Note: It is highly recommneded to get the training features from audio signals that do not contain any silence, you can use the remove_silence function provided in the module:

import scipy.io.wavfile as wav
from speaker.silence import remove_silence
(samplerate, signal) = wav.read(audio_path)
clean_signal = remove_silence(samplerate, signal)
import numpy as np

# Here we use mfcc as the audio features, but in theory, other audio features should work as well, e.g. lpc
female_mfcc = np.array(get_female_mfcc()) # female_mfcc.shape = (N1, D); N1 vectors and D dimension
male_mfcc = np.array(get_male_mfcc()) # male_mfcc.shape = (N2, D);
Gender.enroll('Female', female_mfcc) # enroll the female audio features
Gender.enroll('Male', male_mfcc) # enroll the male audio features
Gender.train() # train the GMMs with PyCASP
Gender.dump('gender.model') # save the trained model into a file named "gender.model" for future use

  1. Testing:
Gender = SR.GMMRec.load('gender.model') # this is not necessary if you just trained the model
test_mfcc = np.array(get_test_mfcc()) # test_mfcc.shape = (N3, D)
(result, log_lkld) = Gender.predict(test_mfcc) # predict the speaker, where result is the most porbabel speaker label, and log_lkld is the log likelihood for test_mfcc to be from the recognized speaker. 

See https://github.com/littleowen/Conceptor/blob/master/ModuleTest.ipynb for a concrete example.

SpeakerID.py program for the RedHen pipeline

This program (SpeakerID.py) takes use of the speaker ID module from above and speaker diarization results to output .spk file that has consistent format with other RedHen output files.

Usage Example:

python SpeakerID.py <trained_model> <wav_file> <segmentation_file> <metainfo_file>

a. "trained_model" is a trained speaker GMM model, such as the "gender.model" generated in ModuleTest.ipynb by "Gender.dump('gender.model')";

b. "wav_file" is audio file in .wav format, only .wav is accepted to reduce the dependencies of this program, for .mp4 format, please convert it using ffmpeg by typing the following command in the terminal:

ffmpeg -i audio.mp4 -ab 160k -ac 2 -ar 44100 -vn audio.wav

c. "segmentation_file" is the output generated by the PyCasp's speaker diarization program, wich has a .rttm format.
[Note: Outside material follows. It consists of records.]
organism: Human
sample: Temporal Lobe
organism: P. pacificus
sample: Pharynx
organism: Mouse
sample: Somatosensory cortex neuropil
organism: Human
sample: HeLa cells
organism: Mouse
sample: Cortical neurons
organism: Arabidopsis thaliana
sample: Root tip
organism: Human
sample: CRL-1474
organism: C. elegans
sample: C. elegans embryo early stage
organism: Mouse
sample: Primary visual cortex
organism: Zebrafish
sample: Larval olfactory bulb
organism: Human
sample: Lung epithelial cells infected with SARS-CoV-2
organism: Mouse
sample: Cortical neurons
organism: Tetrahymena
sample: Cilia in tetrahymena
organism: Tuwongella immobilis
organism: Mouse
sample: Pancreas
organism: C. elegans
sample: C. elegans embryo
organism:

An example is provided in this reporsitory.

d. "metainfo_file" is a reference output file from the RedHen Lab that contains meta info of the video, such as the .seg files or .tpt files. Examples are provided in this reporsitory.
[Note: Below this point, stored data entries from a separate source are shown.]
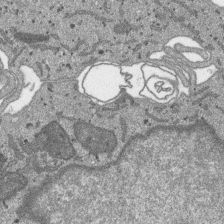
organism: Human
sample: Lung epithelial cells infected with SARS-CoV-2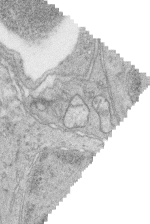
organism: Zebrafish
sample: synaptic ribbons in rod cells and cone cells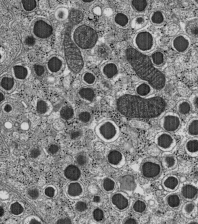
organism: C57BL Mouse
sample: Pancreatic islet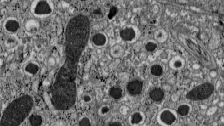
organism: C57BL Mouse
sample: Pancreatic islet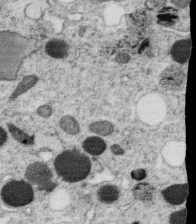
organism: C. elegans
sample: C. elegans oocyte; sperm cells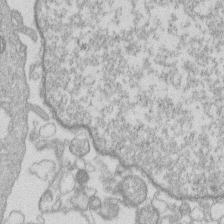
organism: Human
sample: Macrophage cells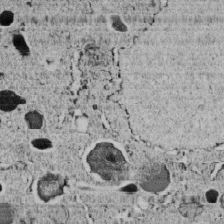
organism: C. elegans
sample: C. elegans embryo early stage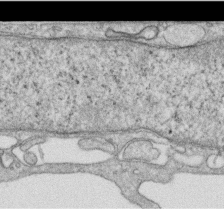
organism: Human
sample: Centriole in RPE cells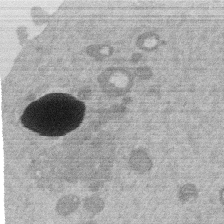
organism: Mouse
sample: Dividing mouse embryo 1 cell stage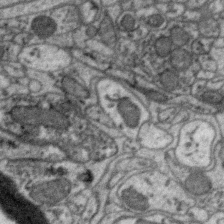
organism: Zebra finch
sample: Brain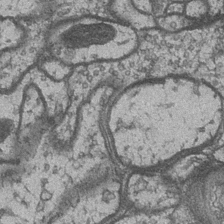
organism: Drosophila
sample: Optic medulla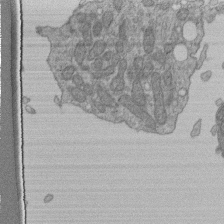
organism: Human
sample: Retinal organoid Rod and Cone cells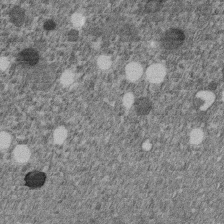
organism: C. elegans
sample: C. elegans embryo early stage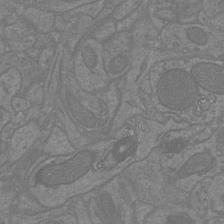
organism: Mouse
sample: Cortical neurons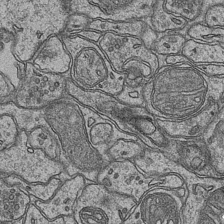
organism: Mouse
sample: CA1 Hippocampus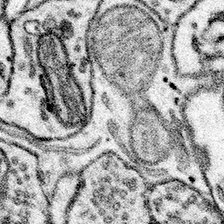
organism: Mouse
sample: Somatosensory cortex neuropil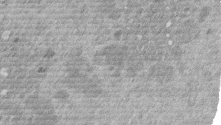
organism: Mouse
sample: Dividing mouse embryo 1 cell stage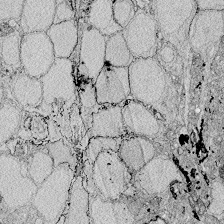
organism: Zebrafish
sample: Whole-Brain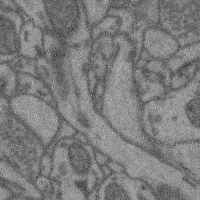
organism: Mouse
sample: Cerebral cortex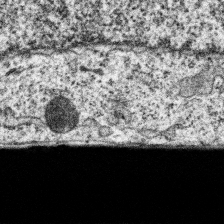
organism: Human
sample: HeLa cells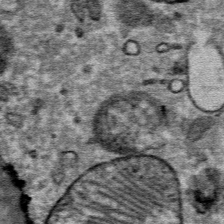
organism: Mouse
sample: Mouse Salivary gland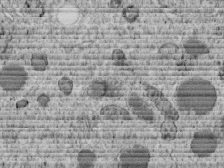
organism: C. elegans
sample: C. elegans embryo early stage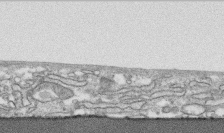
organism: Human
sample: CRL-1474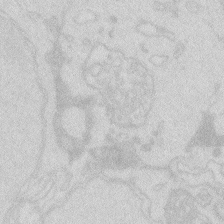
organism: Zebrafish
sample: Macrophage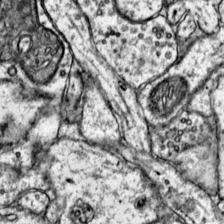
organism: Mouse
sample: Primary visual cortex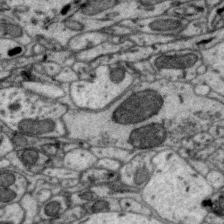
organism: Zebra finch
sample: Brain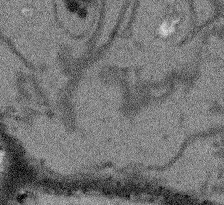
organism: Arabidopsis thaliana
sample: Root tip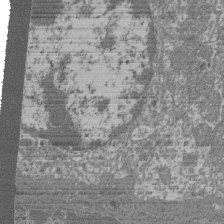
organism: Mouse
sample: Glomerulus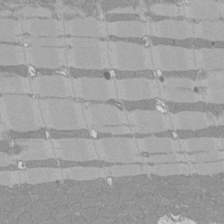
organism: Rat
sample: Left ventricle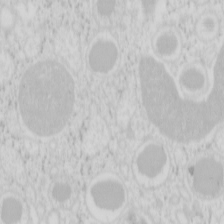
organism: Mouse
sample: Pancreas

As a result, this program generate a .spk file (an example is provided) which has the same format as that of the reference file provided, except that the data section is replaced by speaker id data, which uses the syntax

0:00:50|0:01:17|Person=Name|Log Likelihood=-19.6577659268

These are starting time| ending time| Speaker's Name| Log Likelihood, log likelihood indicates how likely is the true speaker to be the predicted speaker, you can use this information to filter out the untrained speakers and search for target speakers. One thing to notice is that this value is dependent on the trained model, which is indicated in the legend of the output file, like this:

SPK_01|2015-08-20 05:04|Source_Program=SpeakerID.py gender.model|Source_Person=He Xu

, where the Sounce_Program section also includes the GMM model used.